First we show:
If $T$ is triangular and the eigenvectors of $T$ are the eigenvectors of $T^*$, then $T$ is diagonal.
Proof by induction: The statement is trivially satisfied for $n=1$. Assume it's true for $(n-1)\times(n-1)$ matrices and let the (upper) triangular $T$ have the form
$$
T=\begin{bmatrix}\tau&t^*\\0&\tilde{T}\end{bmatrix}.
$$
The matrix $T$ has an eigenvalue $\tau$ with the eigenvector $e_1=[1,0,\ldots,0]^T$, that is, $Te_1=\tau e_1$. We have
$$
T^*e_1=\begin{bmatrix}\bar{\tau}&0\\t&\tilde{T}^*\end{bmatrix}\begin{bmatrix}1\\0\end{bmatrix}=\begin{bmatrix}\bar{\tau}\\t\end{bmatrix}.
$$
By the assumption, $e_1$ is the eigenvector $T^*$. This is possible only if $t=0$, that is, $T$ has the form
$$
T=\begin{bmatrix}\tau&0\\0&\tilde{T}\end{bmatrix}.
$$
By the induction assumption, the matrix $\tilde{T}$ is diagonal since it has the same eigenvectors as $\tilde{T}^*$.
Second, consider the Schur decomposition of $T$, $T=QRQ^*$, where $Q$ is unitary and $R$ upper triangular.
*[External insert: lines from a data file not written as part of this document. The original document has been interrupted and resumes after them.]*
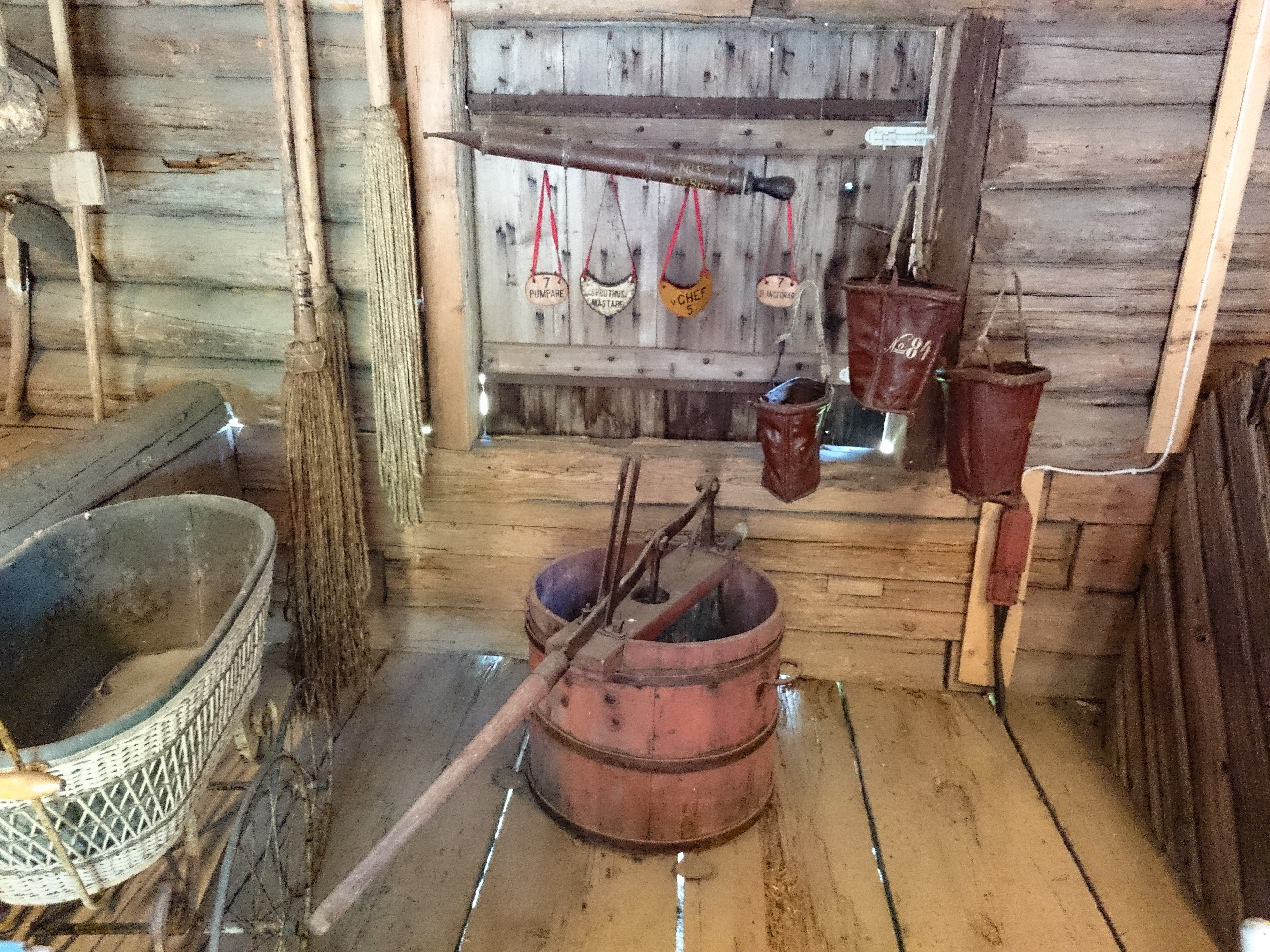 Gammelgårdsdagarna på Hedemora gammelgård, Hedemora, Dalarnas län, Sverige.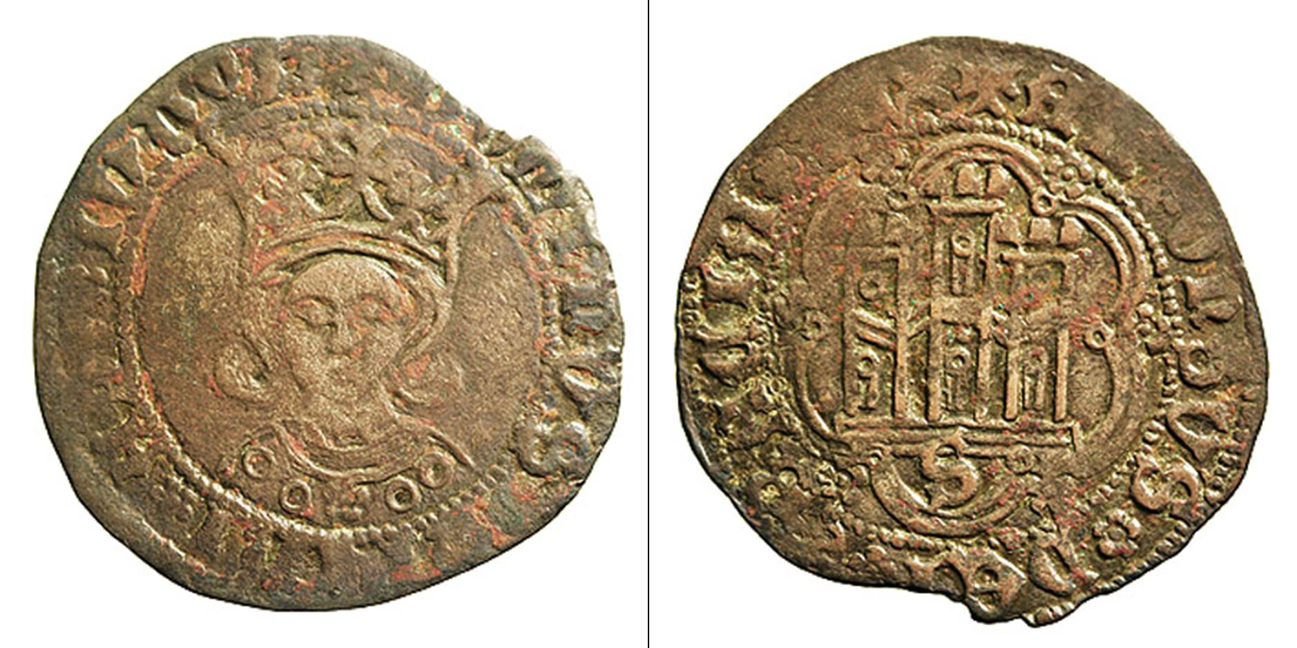 Moneda de Alfonso "de Castilla" o "de Ávila" (pretendiente al trono de Castilla y León en 1465-68). Cuartillo. Vellón. Sevilla. Fuente citada: Álvarez Burgos, F. Catálogo general de la Moneda medieval Castellano-Leonesa, siglos XI-XV. Madrid, 1998, p.852.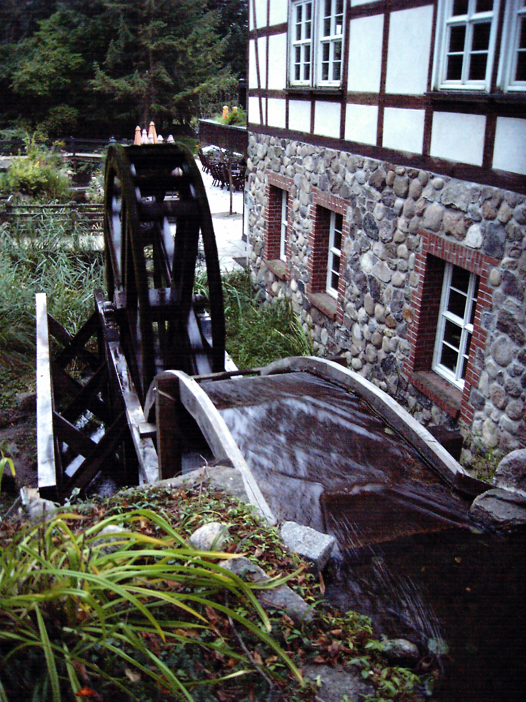 Wasserrad der Boltenmühle, Fontanewanderweg am Tornowsee, Ruppiner Schweiz in Brandenburg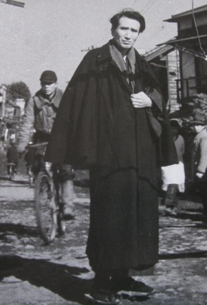 黒マント姿の太宰治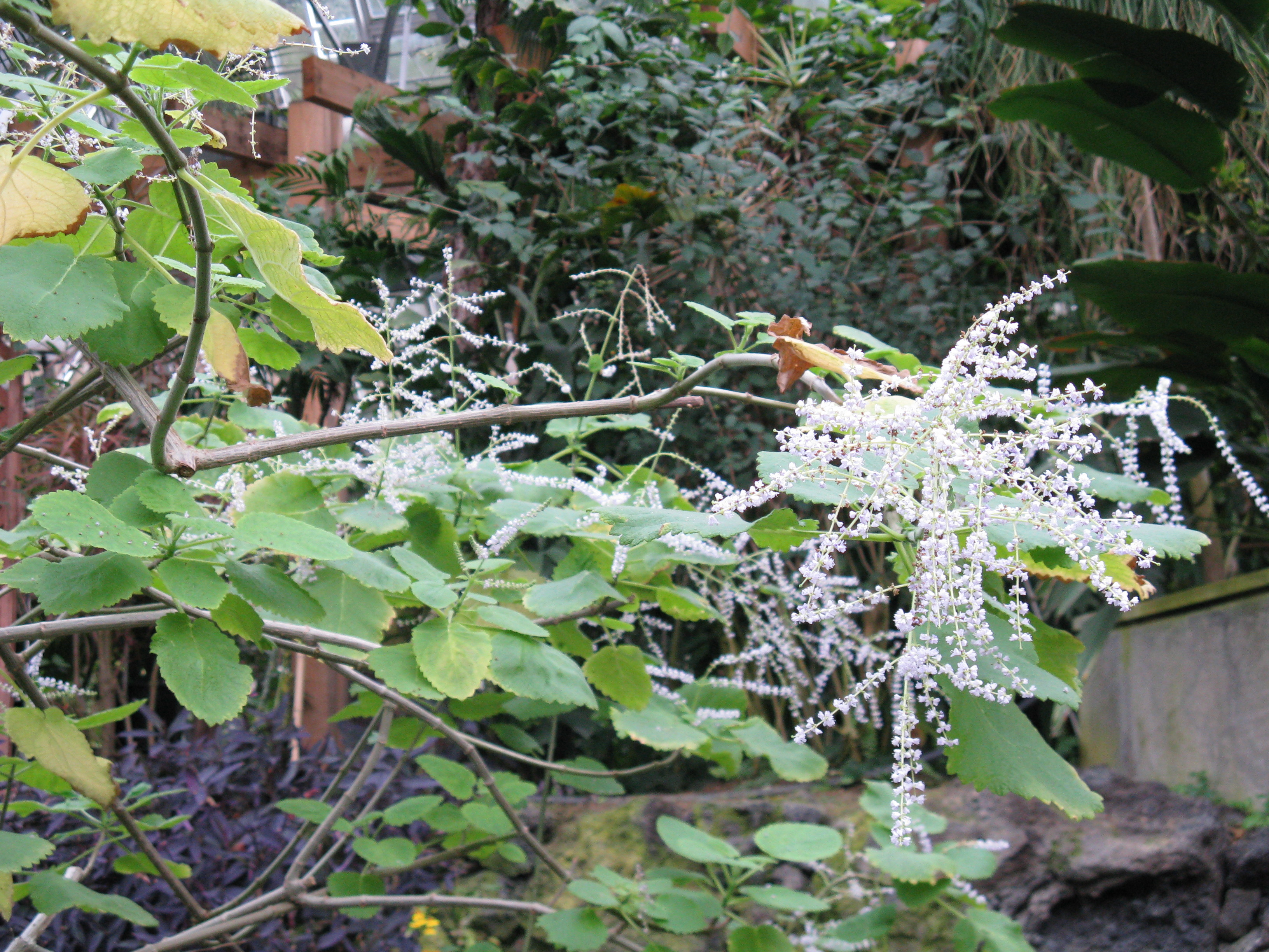 Scientific name Iboza riparia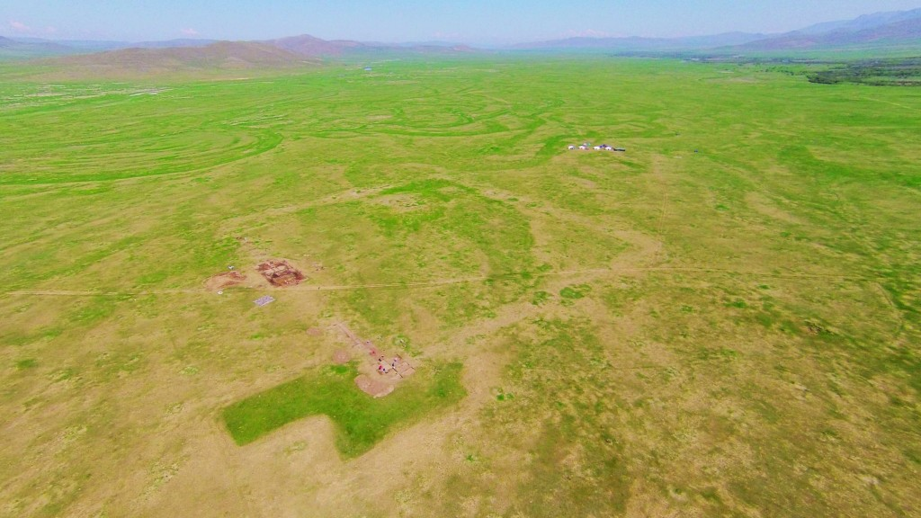 Монгол: Гуа дов суурингийн дэвсгэр зураг.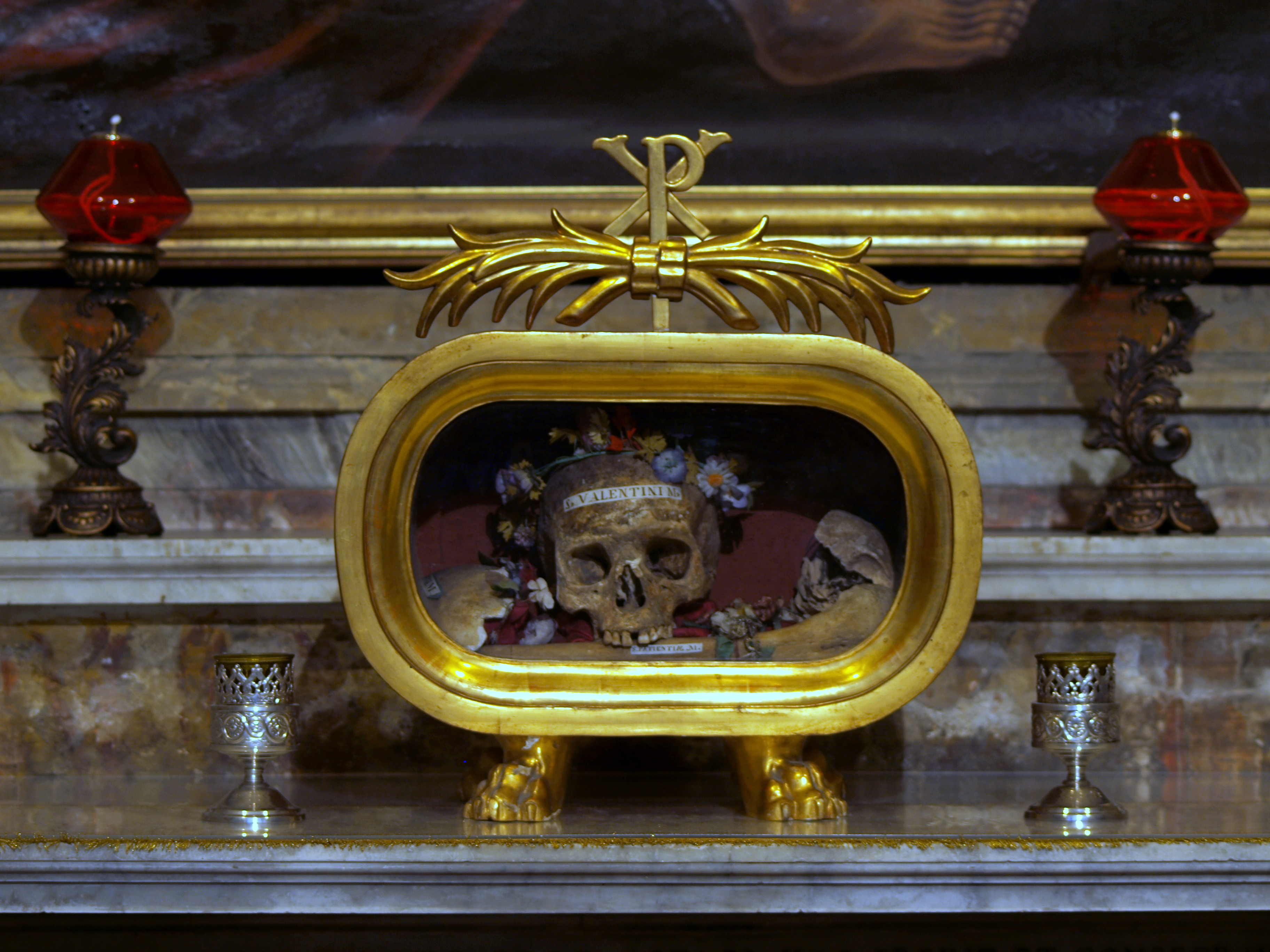 Santa Maria in Cosmedin (Rome)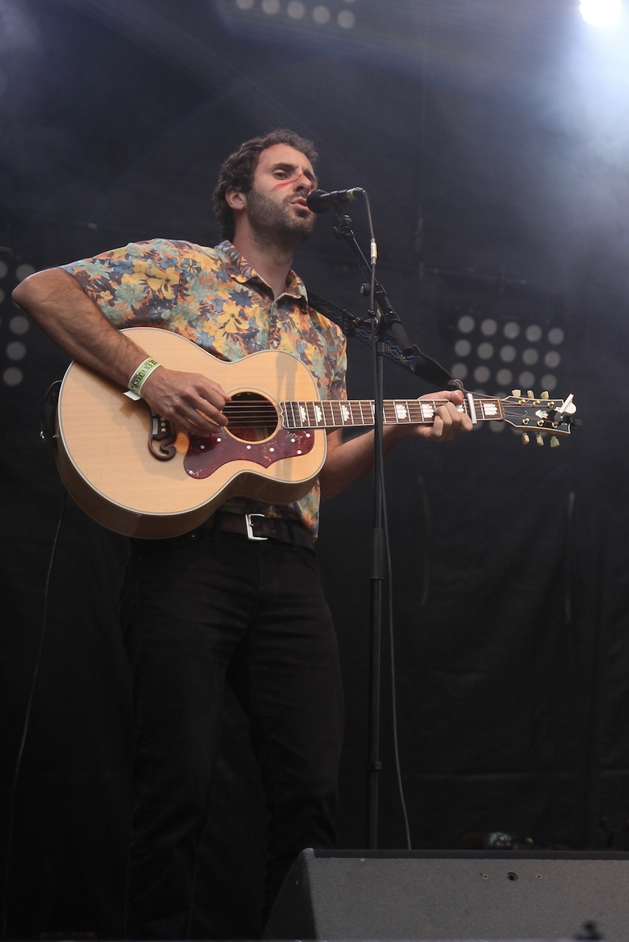 Template:Mannuel Rouzier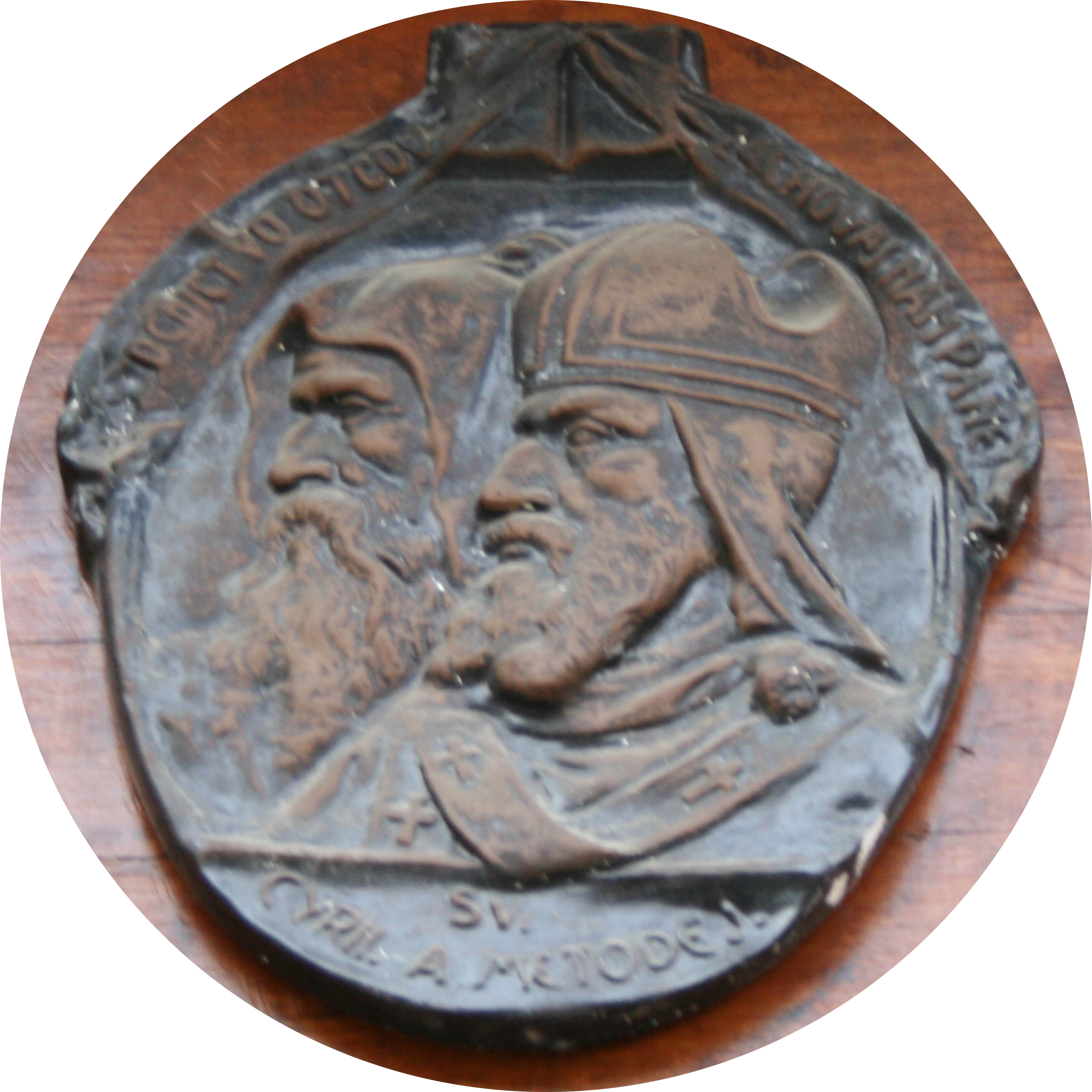 Reliéf na bráne, ktorého autorom v 30. rokoch 20. storočia bol Alojz Rigele

Note that $Tx=\lambda x$ is equivalent to $(Q^*TQ)(Q^*x)=\lambda(Q^*x)$, that is, $R(Q^*x)=\lambda(Q^*x)$ and $T^*x=\mu x$ is equivalent to $(Q^*T^*Q)(Q^*x)=\mu(Q^*x)$, that is, $R^*(Q^*x)=\mu(Q^*x)$. Hence $x$ is a common eigenvector of $T$ and $T^*$ if and only if $Q^*x$ is a common eigenvector of the triangular factor $R$ of the Schur decomposition of $T^*$. Using the statement we proved, we see that $T$ and $T^*$ have common eigenvectors if and only if $R$ is diagonal and hence $T=QRQ^*$ (with diagonal $R$) is normal.